From now on lets consider VELO only. The same plot, but limites only for VELO (both points are requred to have |z|<50cm. Up to now there are no surprizes.

time_02.gif

Distribution of the CPU-time spent for calls inside the VELO. The plotted value is LOGARITHM! one clearly see that the difference could be 3 order of magnitudes.

time2.gif

OK, lets start to see where we spent he most of the time: For CPU_comsuming calls (log10(de)>3.2) the 2D distribution of xy-distribution of coordiated of the first (top) and the second (bottom) points. The magic 10mm structiure is clearly seen.

time_03.gif

for comparison; the similar distribution if (log10(de)<2.7). It looks much more reasonable...

time4.gif

min(R1,R2)%max(R1,R2) for all calls inside VELO.clearly one can see that NUMBER of calls in the configurtaion where one point is on the beam line (min(r1,r2)=0) and the second point is on the "magic" zylinder of 10mm radius is around 20% of all calls. Please look more carefully for the top plot. It is indeed VERY interesting!

time_04.gif

The same plot but reweighted with CPU-conumprion in %; One clearly see that such "strange" calls from r=0 to r=10 mm takes 50% of all time in VELO.

time_05.gif

And here my question come:


* For me it is VERY difficult to imagine that TRACK FIT uses the transport service so frequently in this "crazy/strange" configuration (R:0mm<--->10mm).
* It is clear what component does it?
* Probably pattern recongnition or PV-fit could be resposible for such calls. (50% of CPU in VELO!!)
* MC: NO, if you look at the Brunel timing per algorithm (which includes time spent in the transport service), but pattern recognition and PV fit are fast. The time is really spent in the track fit.

by Thomas Ruf

By using a simple python script, transporting a state in the velo to the beamline, I measured on a 3Ghz machine, that this takes 20ms. If the RF foil is removed from the geometry, this is reduced to 10ms. If I naivly remove also the Velo, timing increases then to 30ms. For doing this measurements, I took a given state and transported it 1000times to a slightly different z position. If always the same end state is used, the timing is decreased considerably, but this is not the real situation. For comparison, using a linear extrapolation, this takes 0.1ms.

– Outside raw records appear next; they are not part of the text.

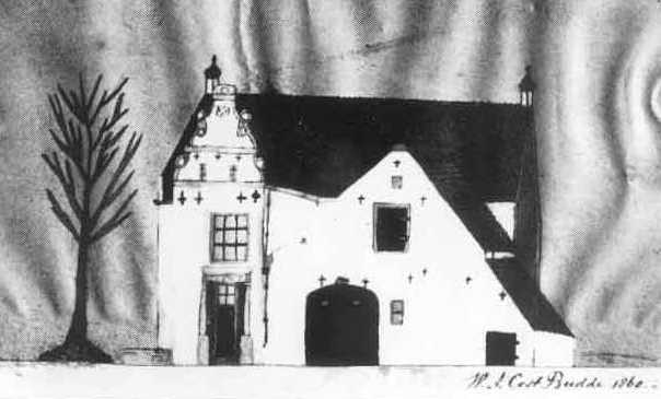 Havezate Borgel te Borgelo, gemeente Diepenveen, nu Deventer. In 1869 afgebrand.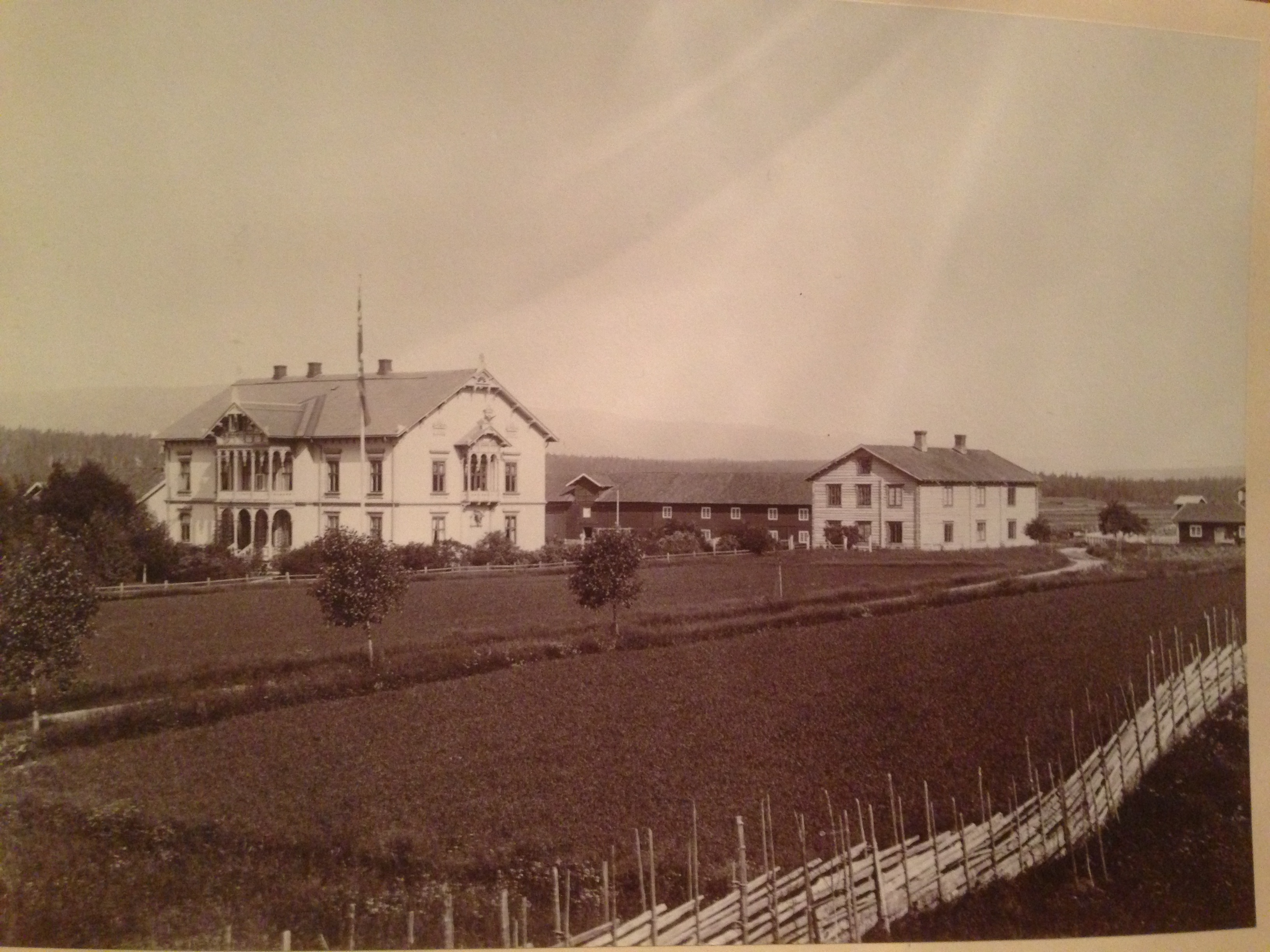 Bildet viser Melgården på Deset i Åmot kommune omkring 1878. Fotograf er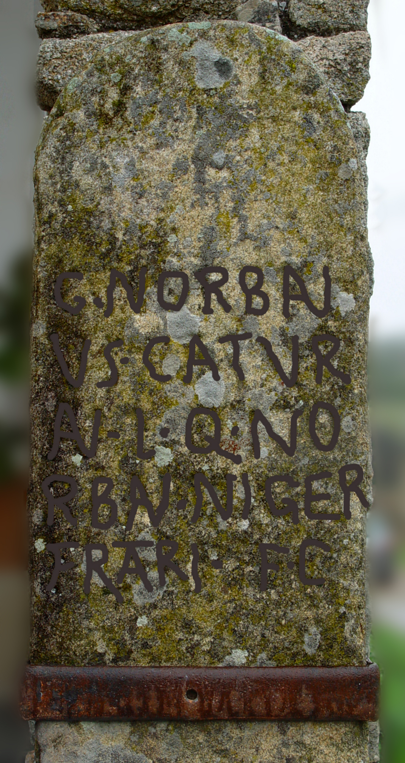 Inscripción funeraria romana procedente Ibahernando (Cáceres, españa9 depositada en una colección particular de la localidad, correspondiente con CPILCaceres 301 = CILCaceres 2, 551: G(aius) Norban/us Catur(o) / an(norum) L Q(uintus) No/rban(us) Niger / fratri f(aciendum) c(uravit)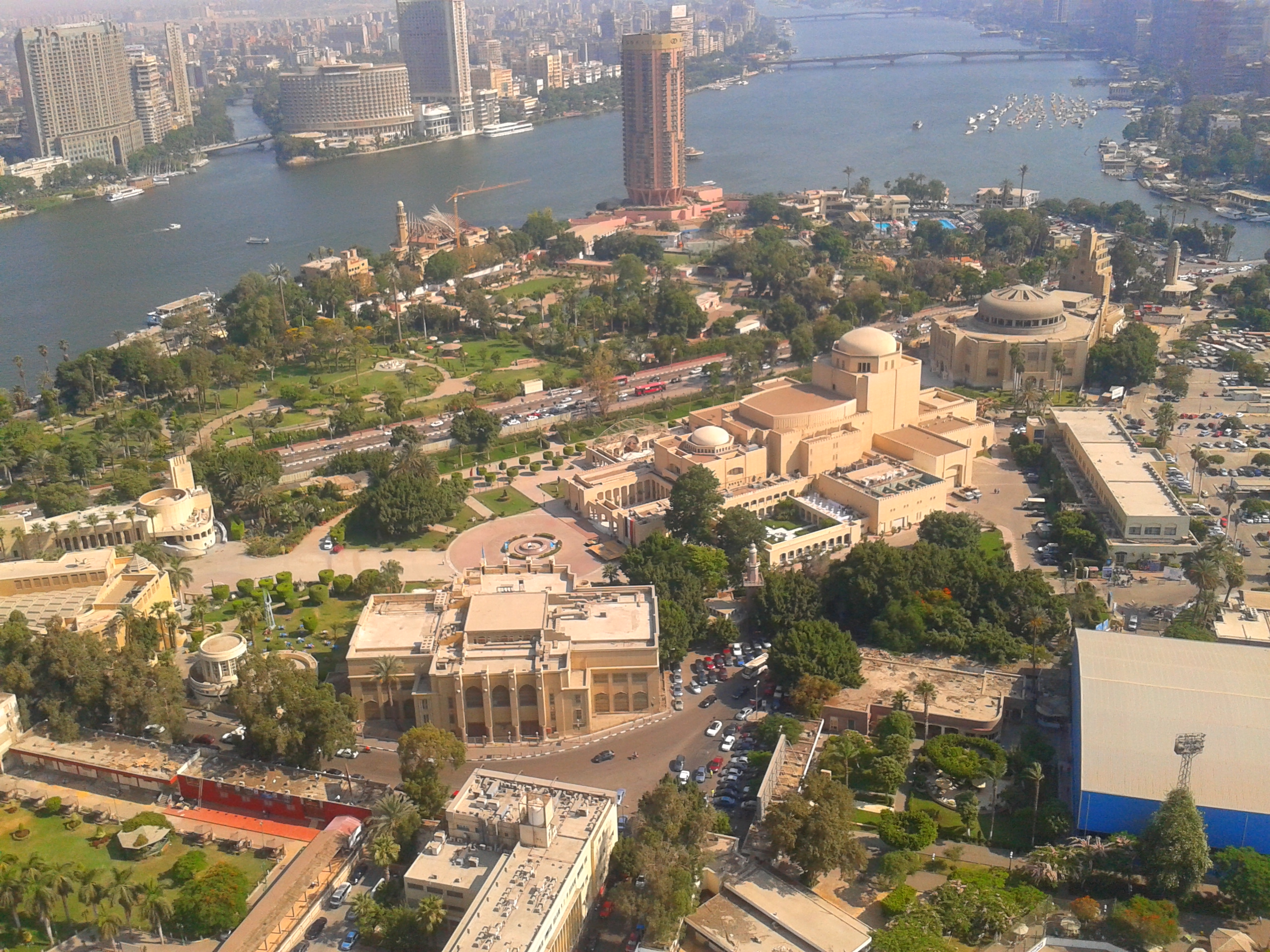 دار الأوبرا المصرية من أعلى برج القاهرة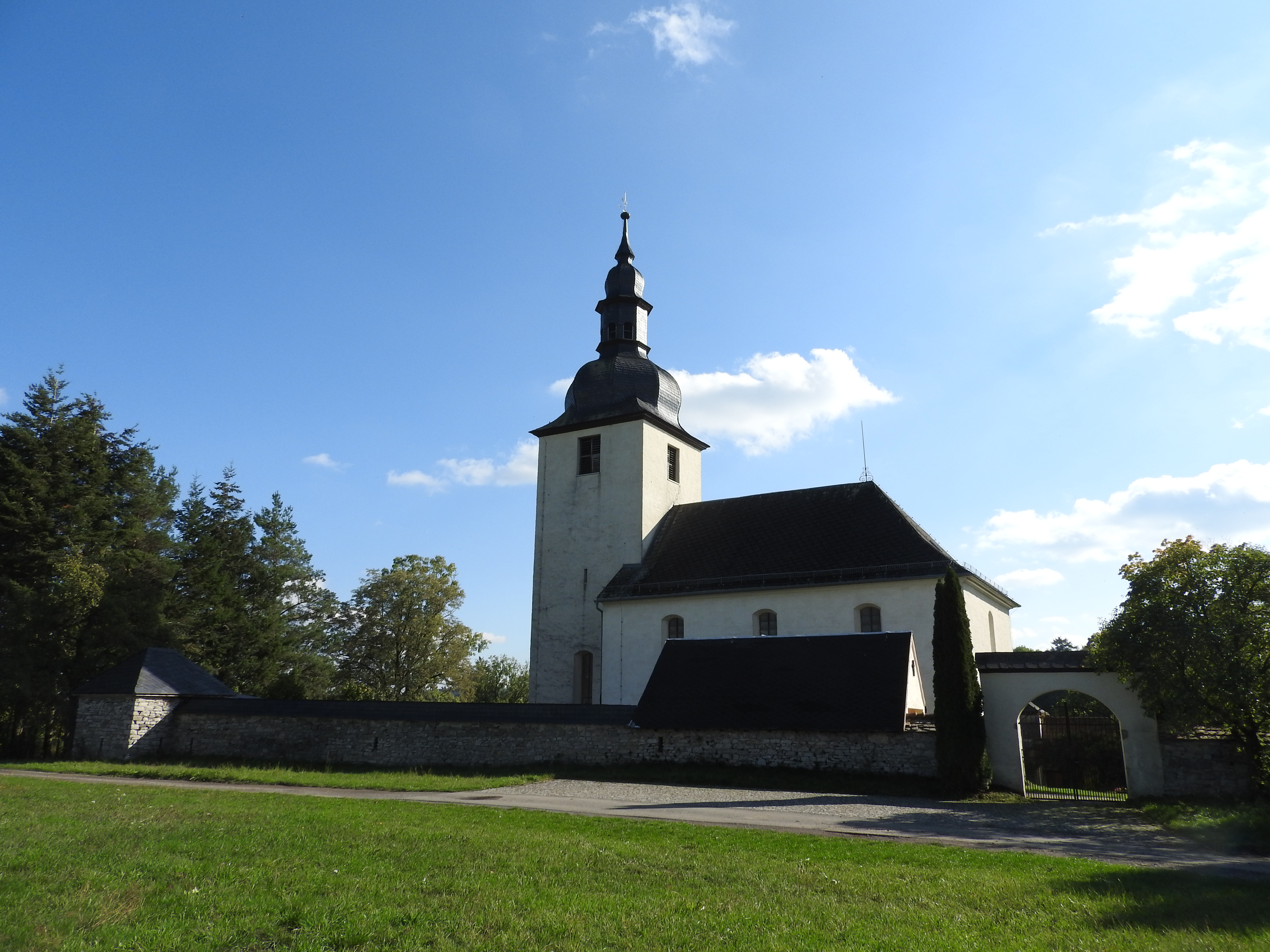 Kirche von Göschitz in Thüringen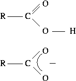 carbonzuur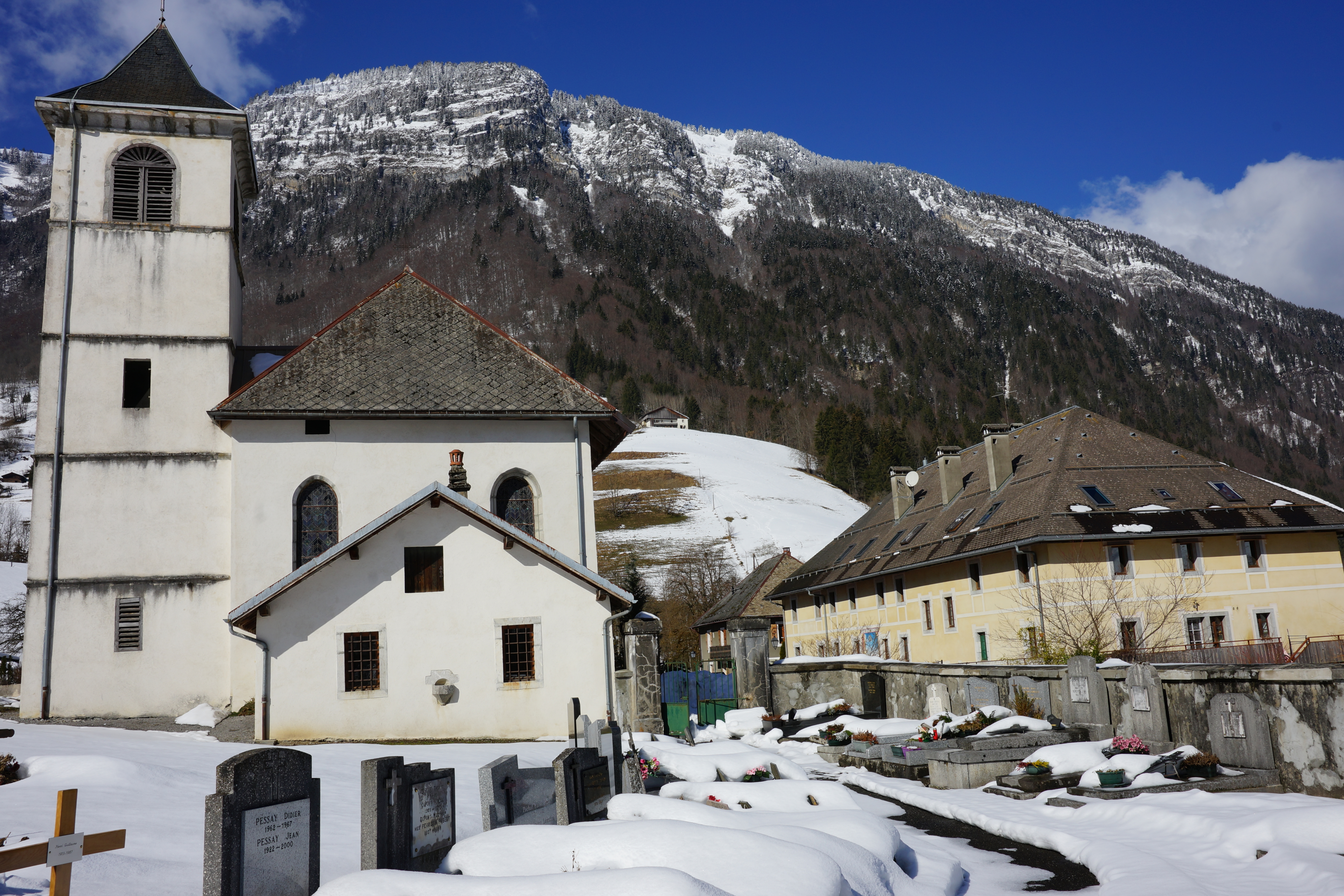 Vue arrière de l'église "Notre Dame de tous les Saints" depuis le cimetière - A droite, l'Abbaye - En arrière plan "la montagne des Auges (1822 m)"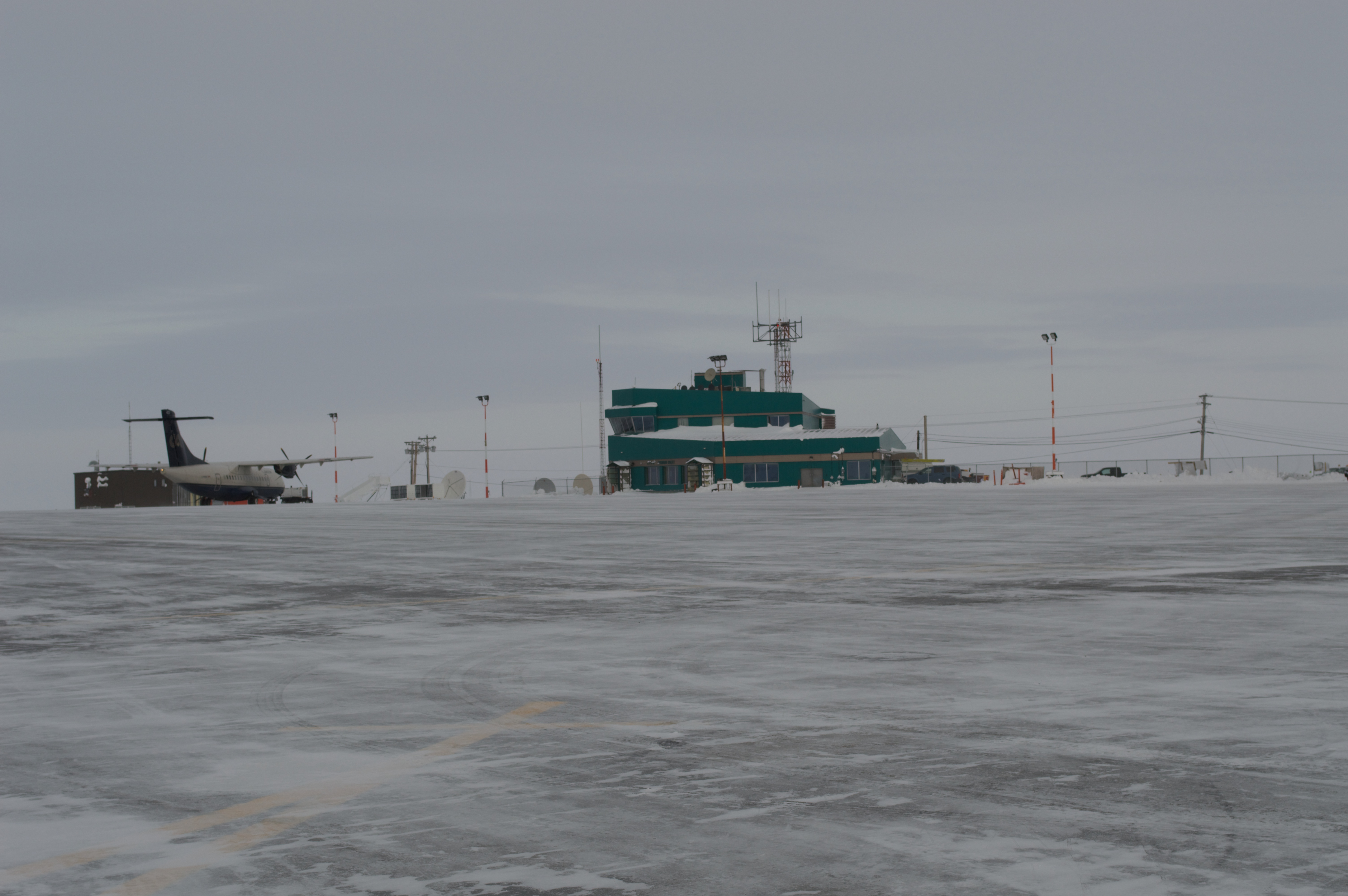 Rankin Inlet, Nunavut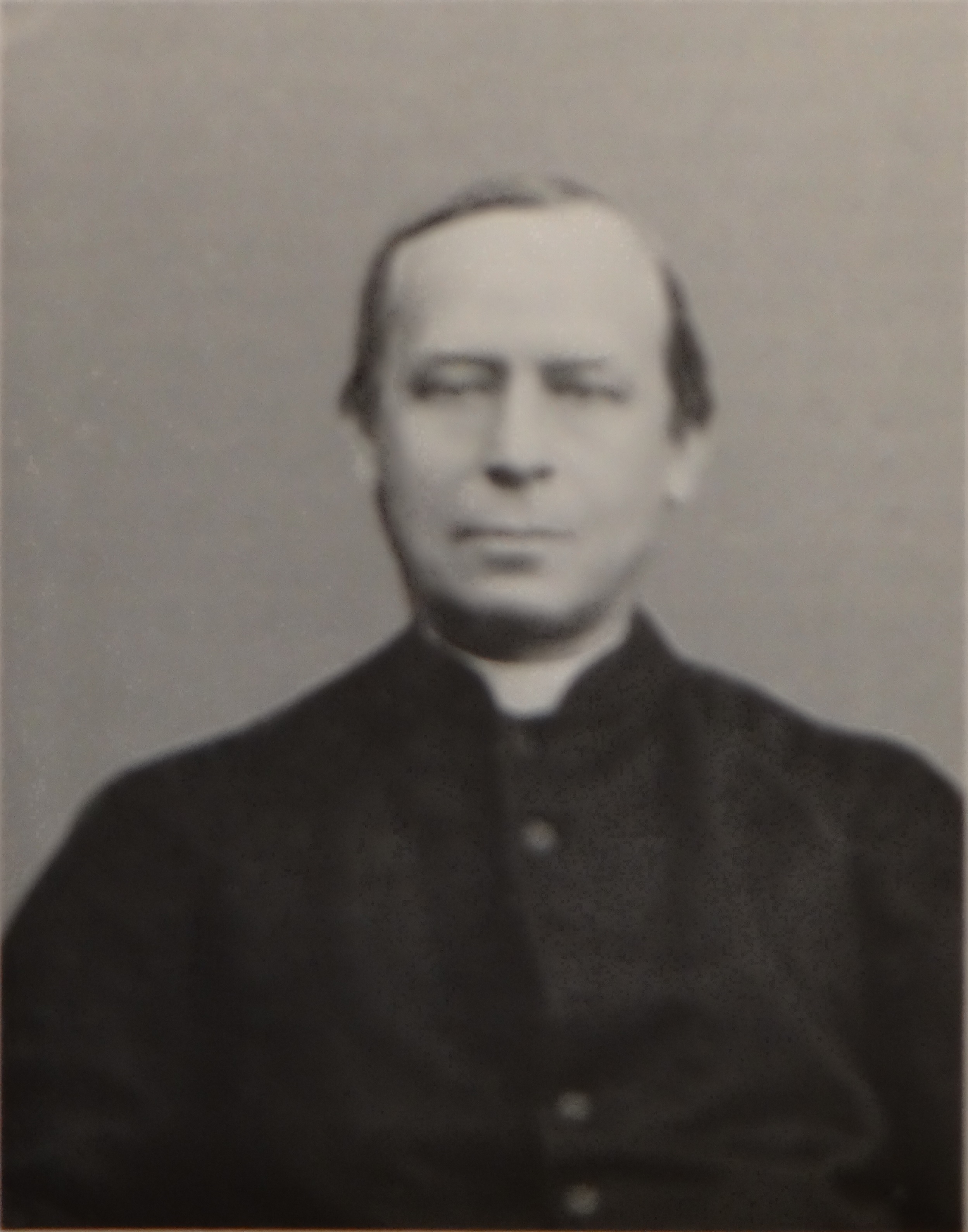 Dr. theol. Franz Düsterwald, erster Direktor des Collegium Albertinum in Bonn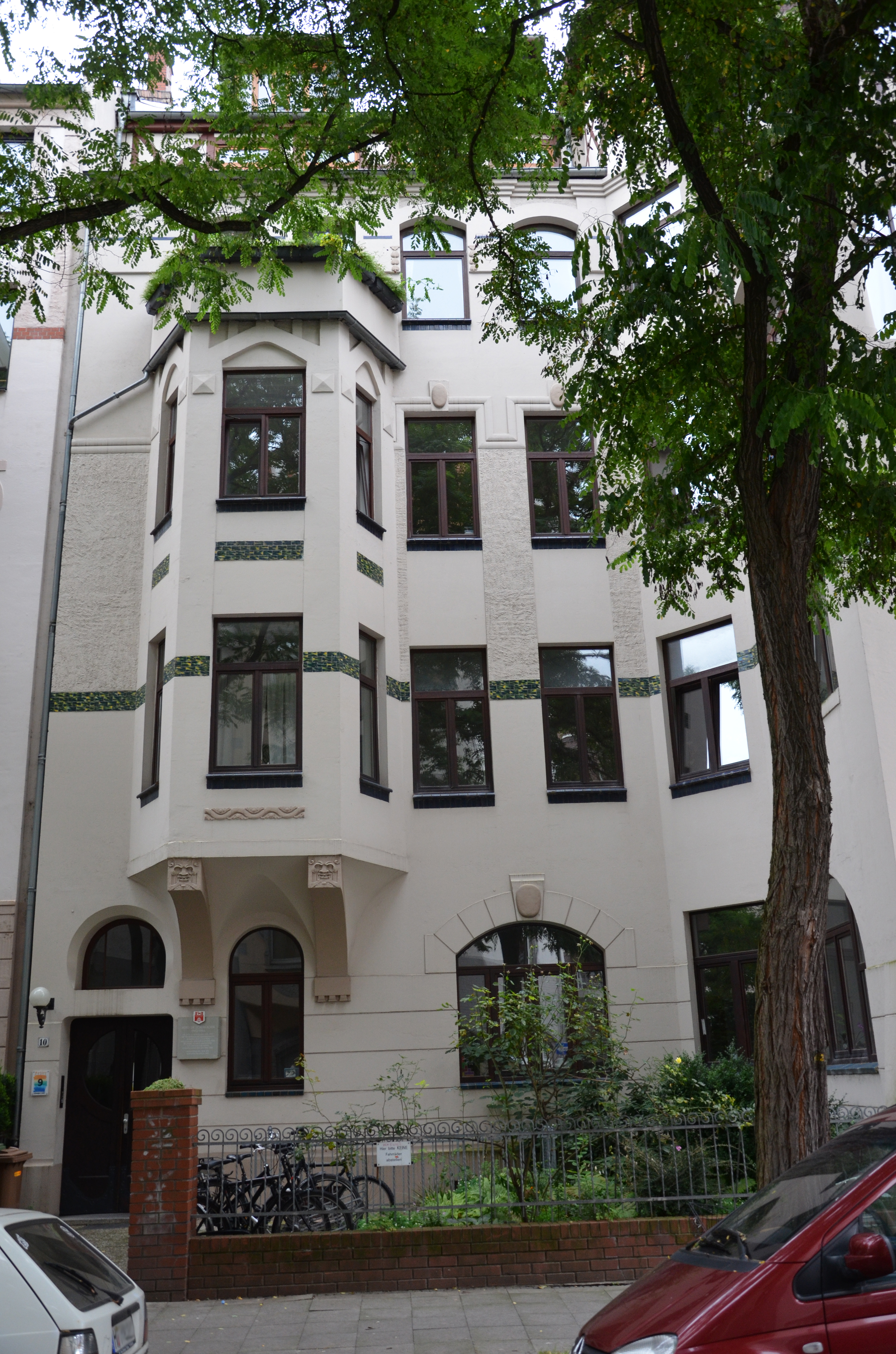 Das Büro Dr. Schumacher im denkmalgeschützten Haus Jacobsstraße 10 in Hannover im heutigen Stadtteil Linden-Mitte war nach dem Zweiten Weltkrieg noch zur Zeit der Britischen Besatzungszone vom 19. April 1945 bis zum 6. Oktober 1945 das Büro des späteren SPD-Vorsitzenden Kurt Schumacher ...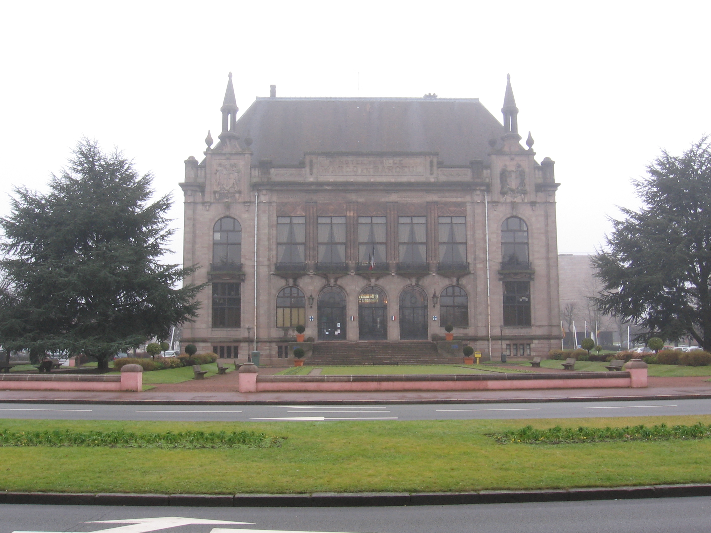 Mairie de Marcq-en-Baroeul (59700) Février 2006 Photographie personnelle

How to improve the Transport Service, some recipes, advices:


* IB: Proper hierarchy: As soon as 2 points located inside some detector element, and there is no lower level detector element whcih contains both of them, the timing is proportional to a number of physical volumes on the top level of the logical volume, which is associated to detector element. (one needs SEQUENTIALLY check that the line in between 2 point does not cross any other child physical volume). Thats why I've ALWAYS stressed that for the given complexity of the geometry there exist only one way of improving of the performance - one MUST introduce the hierarchy and envelops. It is the only way to switch form LINEAR to logarithmic dependence for given number of REAL low-level volumes.
* IB: Special case, Velo RF foil. Some RF-fragments represent an approximation of the long cylinder segment with union I guess it could be easy to check if cylinder could be better in this case. Also probably the special shape of torical segment could be used more efficiently instead of union of 3 cone segment. It is not clear for me. It needs to be measured. But it is not excluded that one gains here.. Also the encapsulation of "active VELO" from non-active velo, e.g. by using the cylinder of R=6-10 cm could help. But here I guess one can get difficulties with current description now. E.g probably Velo-halves will be almost impossible to describe..
* IB: Probably one can gain O(10%) from optimization of transport service itself. As Matt once pointed "copy+push_back" in many cased could be substituted with more efficient "insert", also many checks of input arguments could be eliminated or substituted with assertions… GeometryInfo::isInside for detector elements with daughter volumes (it is a good fraction of detector elements!) checks twicely "isInside" for its daughters.
* IB: "Fake" geometry solution is possible even now. One need to call Transport Service usingh the optional agrument - "alternative geometry", e.g. one can create the "fake" Velo (parallel simplified structure of few volumes, e.g. "/dd/structure/FakeLHCb/FakeVelo"), and use this fake geometry for SOME*/or *ALL calls for transport service. It exists now and could be used/tested. --* IB: One also needs to investigate the proper usage of Transport Service. Lets consider the case of track fit. I suspect that it if called many times(==nomber of measurements?) per fit of one track. I am not sure that it is rigth techniques. In this case we already know well (I guess pattern recogniciton provide us with this knowlede) the trajectory/path of the track. Assuming that track has 2 straight segements (before magnet) and after magnet and couple(or a bit more - depending on the estimated momentum) straight segments in the magnet. Having this knowledge one can call Transport service only 2+2(3?) times instead of "Nmeas". Each call will take "in average" a bit more CPU, but finally one gains..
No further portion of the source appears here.